INFORMATION COMMISSIONER’S PERFORMANCE: A CALL FOR AN INQUIRY

Dear Dame Chi Onwurah DBE MP,

We are writing to you as a group of civil society, academic and legal practitioners. We are concerned about the collapse in enforcement activity by the Information Commissioner’s Office, which culminated in the decision to not formally investigate the Ministry of Defence (MoD) following the Afghan data breach.

Data protection cuts across sectors and society. It is an important line of defence against abuse and discrimination in healthcare, in the workplace, in public service delivery, in immigration control, in policing, in education. Data breaches expose individuals to serious danger and are liable of disrupting government and business continuity.

However, in a recent public hearing hosted by your committee, Commissioner John Edwards has shown unwillingness to reconsider his approach to data protection enforcement, even in face of the most serious data breach that has ever occurred in the UK. This approach threatens UK residents’ data rights and well-being, leaves organisations on a weak footing to face growing data security threats, and imperils the government’s central growth mission.

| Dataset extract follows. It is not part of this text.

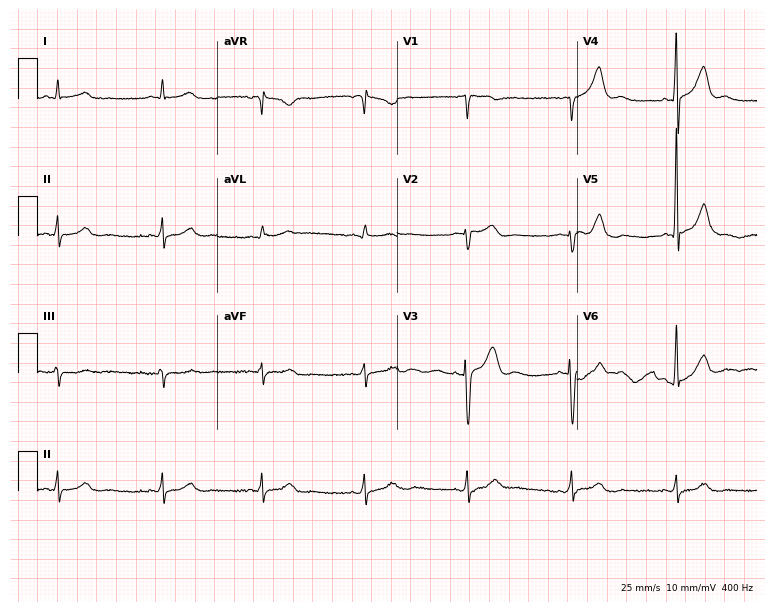
Resting 12-lead electrocardiogram (7.3-second recording at 400 Hz). Patient: a 65-year-old male. Read as a normal ECG.

Evidence shows a strong correlation between the ICO lack of formal regulatory action and a surge in, sometimes egregious, data breaches in the UK.

As the ICO's own post-implementation review of its new Public Sector Approach (PSA) disclosed, “the average number of reported breaches increased by 11%”[1] following its adoption. The PSA is an ICO internal policy which prioritises engagement and public ‘name and shame’ instead of dissuasive and legally binding enforcement action. Likewise, the review notes that complaints from the British public against public sector organisations have since increased by 8%, with peaks of 21% and 12% in the justice and public health sectors respectively.[2]

Indeed, egregious and repeated data breaches have affected victims of the Windrush scandal,[3] 9,400 Northern Ireland police officers,[4] the electoral records of 40 million UK residents,[5] and 19,000 Afghanis being relocated by the MoD.[6] Despite the severity of these incidents, the ICO has applied its public sector approach and either issued reprimands — written notices that lack the force of law — or significantly lowered the monetary penalties it awarded. Further, the ICO decision not to pursue any formal action against the MoD despite their repeated failures was extraordinary, as was its failure to record its decision making. The picture that emerges is one where the ICO public sector approach lacks deterrence, and fails to drive the adoption of good data management across government and public bodies.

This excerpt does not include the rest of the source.